With well over 900 nonprofits, not including religious institutions, Sarasota is rich in resources and volunteers who work selflessly to preserve the environment, nurture the arts, and help house, feed, clothe and care for neighbors who can't help themselves. In fact, Debra Jacobs, president of the William G. and Marie Selby Foundation, calls Sarasota the philanthropically richest county in Florida.

Last spring, watching the documentary produced about the Selby Foundation on the occasion of its 50th anniversary, I was struck by the joyful acts of giving demonstrated by countless good people. What truly makes a community vital, I thought, is not how fast its property values rise or how many new shopping malls it boasts, but rather how willing its residents are to pitch in-financially and with good old-fashioned sweat equity-to make it a better place.

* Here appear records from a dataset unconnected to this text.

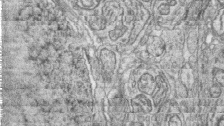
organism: Zebrafish
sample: synaptic ribbons in rod cells and cone cells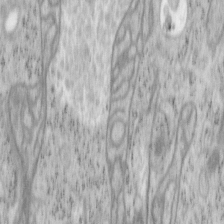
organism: Human
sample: HeLa cells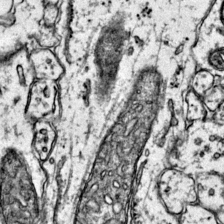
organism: Mouse
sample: Primary visual cortex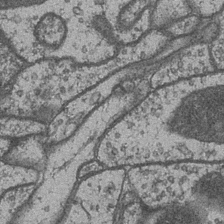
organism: Drosophila
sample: Optic medulla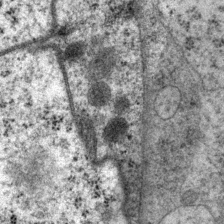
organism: P. pacificus
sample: Pharynx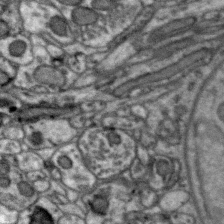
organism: Zebra finch
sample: Brain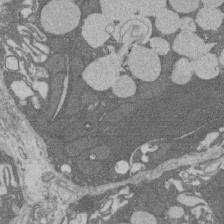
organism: Rat
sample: Salivary granule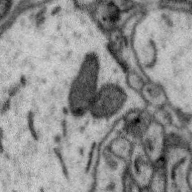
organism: Zebra finch
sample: Brain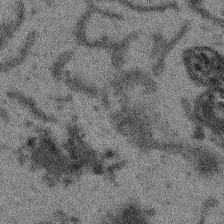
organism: Arabidopsis thaliana
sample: Root tip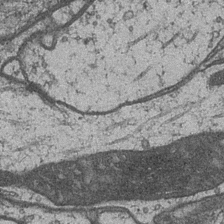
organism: Drosophila
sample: Optic medulla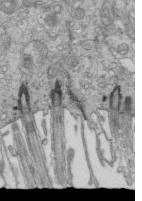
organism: Mouse
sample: Multiciliated cells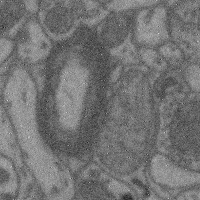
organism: Mouse
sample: Cerebral cortex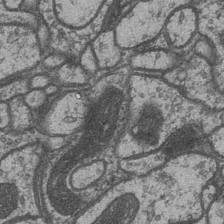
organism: Drosophila
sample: Optic medulla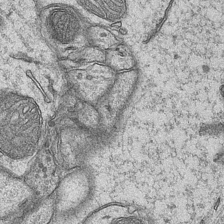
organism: Mouse
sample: CA1 Hippocampus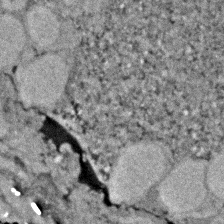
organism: Zebrafish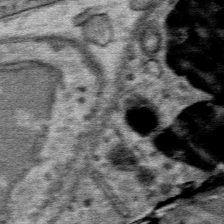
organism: Mouse
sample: Mouse Salivary gland

In a powerful moment at the recent Family Law Connection luncheon, Jack Levine, who for 25 years was president of Voices for Florida's Children and now has his own consultancy business in Tallahassee, asked a room full of strangers to join hands and repeat the Advocacy Oath: "Thou art my child and my elder, I love thee best. But could not love thee half as much, loved I not all the rest."

"We measure the love we have for our own by that which we're willing to do for others in our community," Levine told us later. "That makes the love for ours whole."